La quería mucho. A ella y a Roberto. Por eso procuraba justificar el comportamiento de ambos. Fue una época muy ambigua, de sentimientos encontrados y continuos intentos para convencerme a mí mismo de la legalidad y moralidad de lo que hacían. Tras un largo y doloroso duelo interno llegué a pensar, y pienso aún, que detrás de todo lo que se hace, al margen de lo que habitualmente consideramos normal, existe un porqué. Ni nada se hace a la buena de Dios ni nadie deja de tener su razón, por estrambótica que nos pueda parecer y mucho que se aleje de la nuestra.

 

Me fui convirtiendo, poco a poco, en una persona de carácter débil y, sobre todo, indecisa. Fiel espejo de mi padre. Me cuesta mucho pronunciarme cuando me veo en la obligación de escoger entre dos conceptos, por muy distinto que parezca el uno del otro. No soy capaz de nada, y el sí es mi norma. Hoy, pese a la angustia que me devora el alma, suelo ir a la taberna y hablar con mis amigos de los viejos temas que nunca cambian. Muchos de los asiduos aún se acuerdan de Roberto y ensalzan su comportamiento, sus logros y sus proezas en su trabajo de sombras y esquinas donde, según dicen, superaba con creces la nota media.
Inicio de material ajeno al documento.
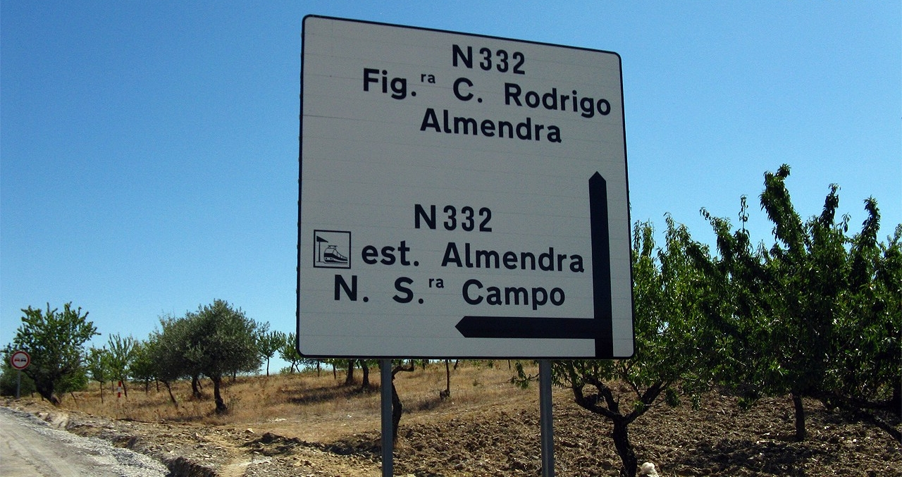 Placa com indicação para a estação de Almendra. A ironia? Esta placa foi colocada 20 anos após o fecho da estação
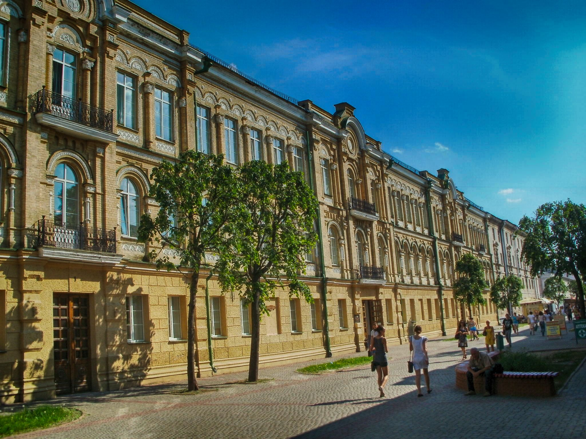 Беларуская (тарашкевіца): Магілеў, вуліца Ленінская (былая Ветраная) і яе забудова
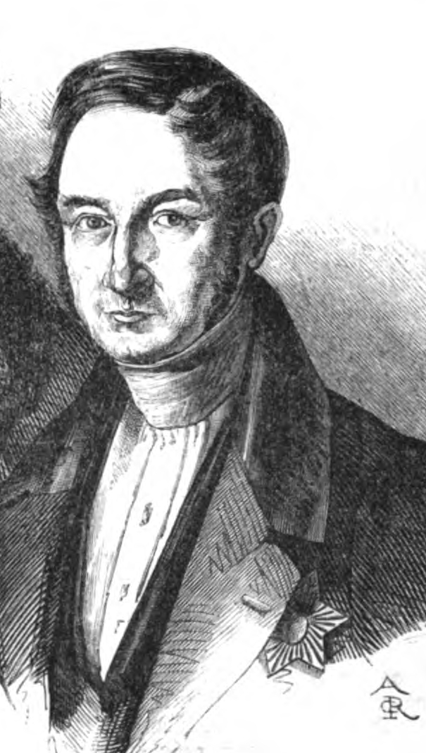 Karl du Thil, hessischer Staatsminister.
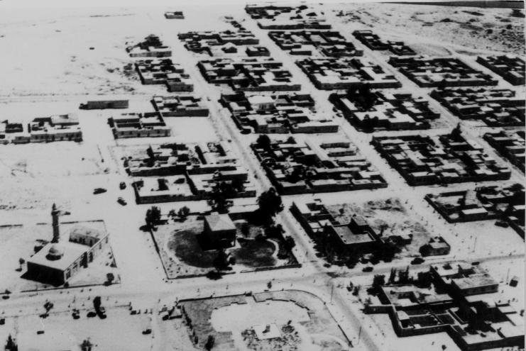 באר שבע- מראה מן האוויר
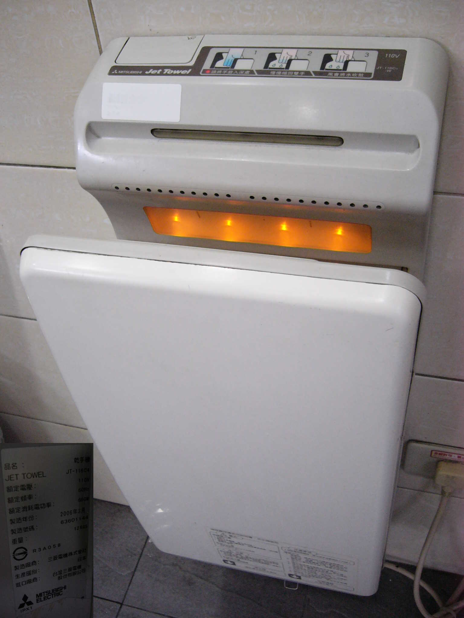 三菱電機於2006年3月製造的JT-116C4乾手機
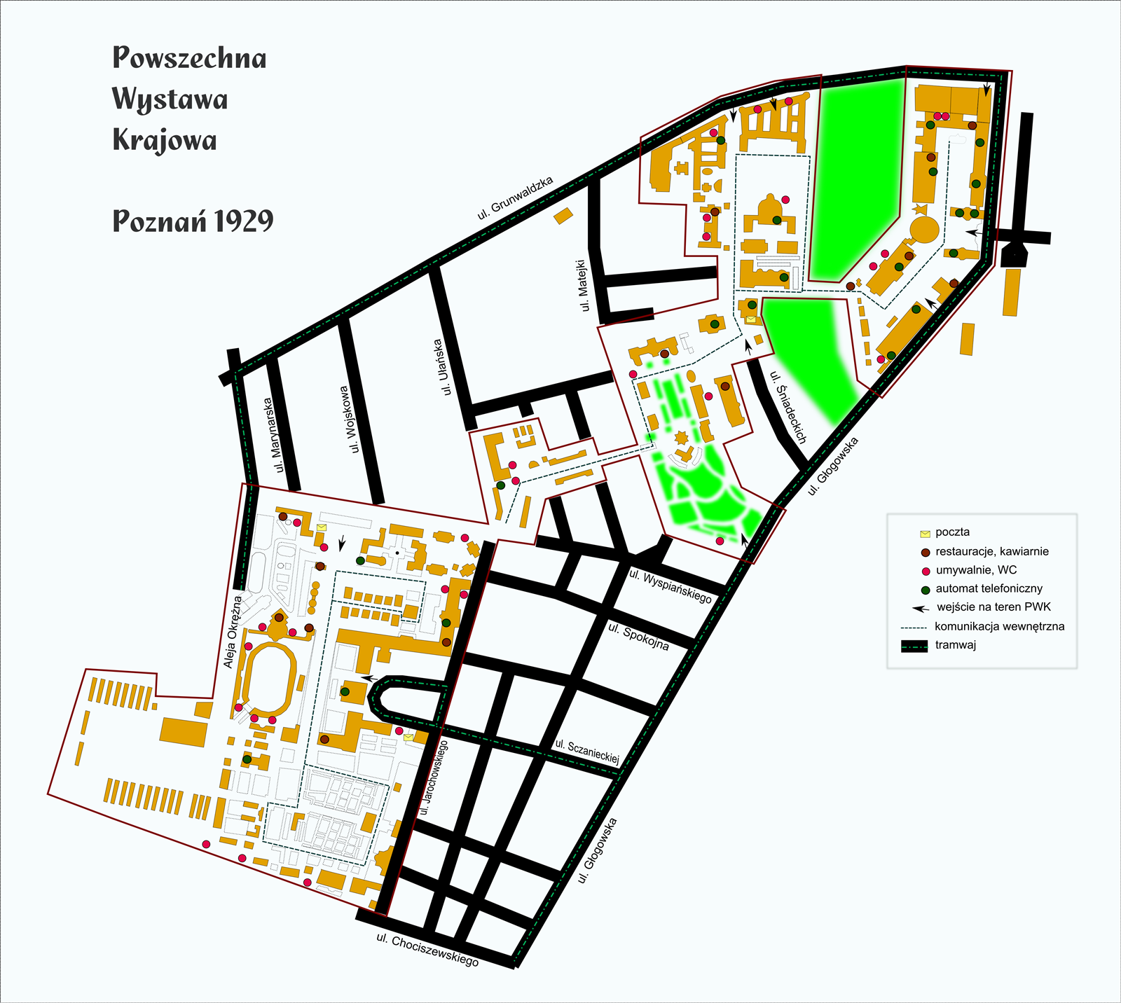 Plan Powszechnej Wystawy Krajowej 1929 Poznań. Na podstawie przewodnika po PWK i współczesnego planu miasta. Wersja o dłuższym boku 1600px
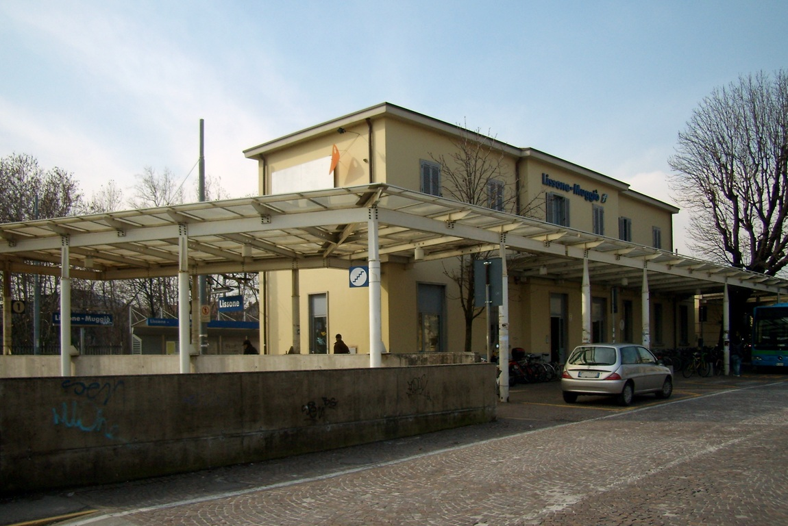 Stazione ferroviaria di Lissone-Muggiò
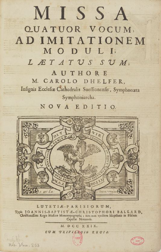 Title page of Charles d'Helfer's Missa Laetatus sum (Paris, 1729)
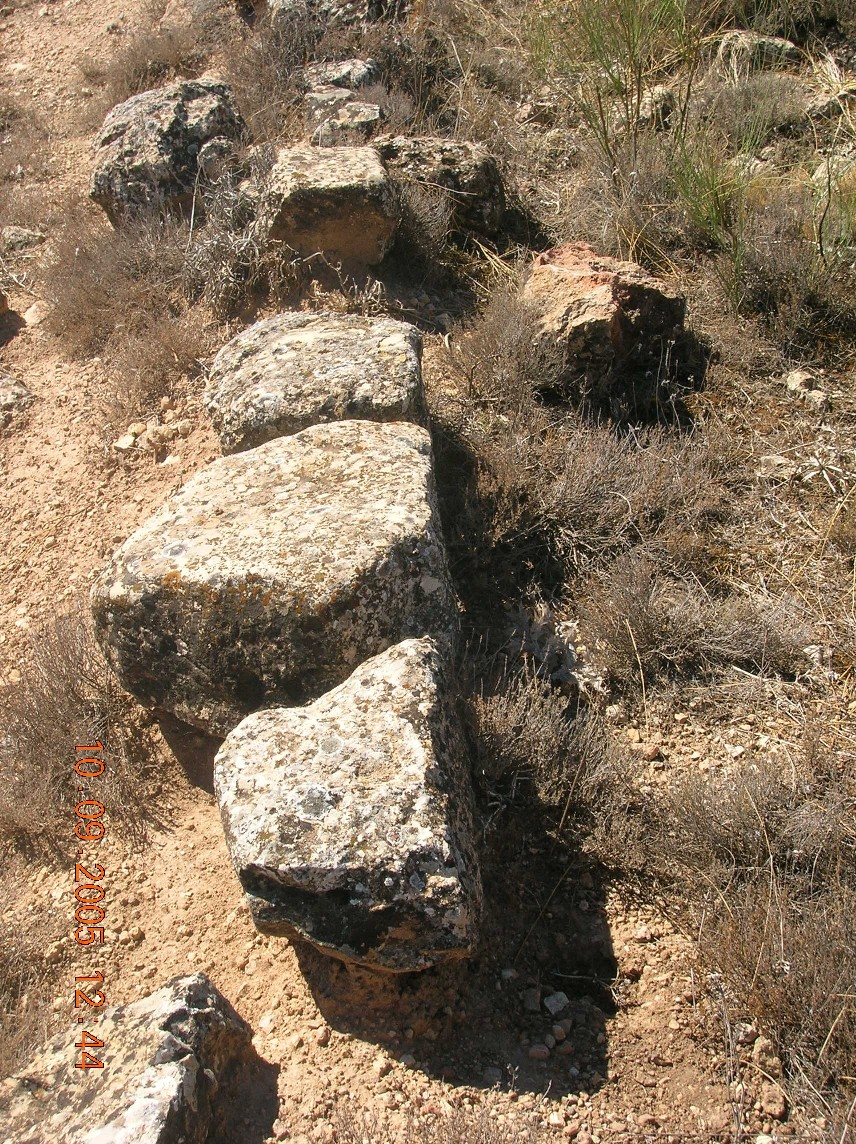 Detalle de una posible rodera romana, en una via terrena del Paraje de La Pasadilla.
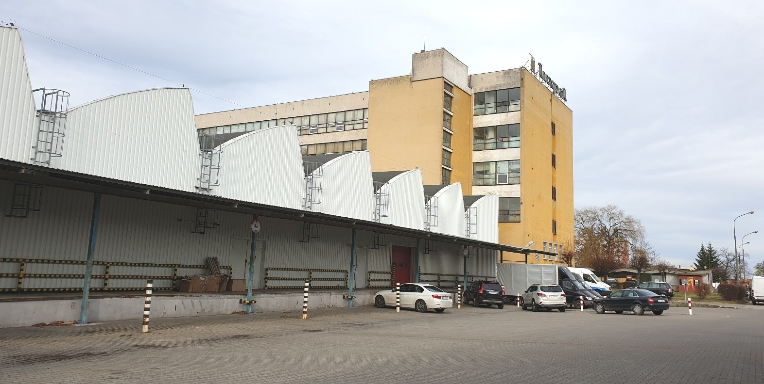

Yo he encontrado un trabajo que me permite vivir sin lujos aunque sin necesidades. Es una de las dos cosas que me diferencia de mi padre. La otra, haber encontrado, después de mucho buscar, una mujer a la que quiero y, sobre todo, respeto. Que nuestro hijo, aún no alumbrado, consiga superar la indecisión que yo heredé de mis mayores, supondrá otra desigualdad añadida, otro residuo, otro nuevo paso en su generación que lo hará posicionarse en las cuestiones más elementales y situar su carácter en el pedestal de la seguridad.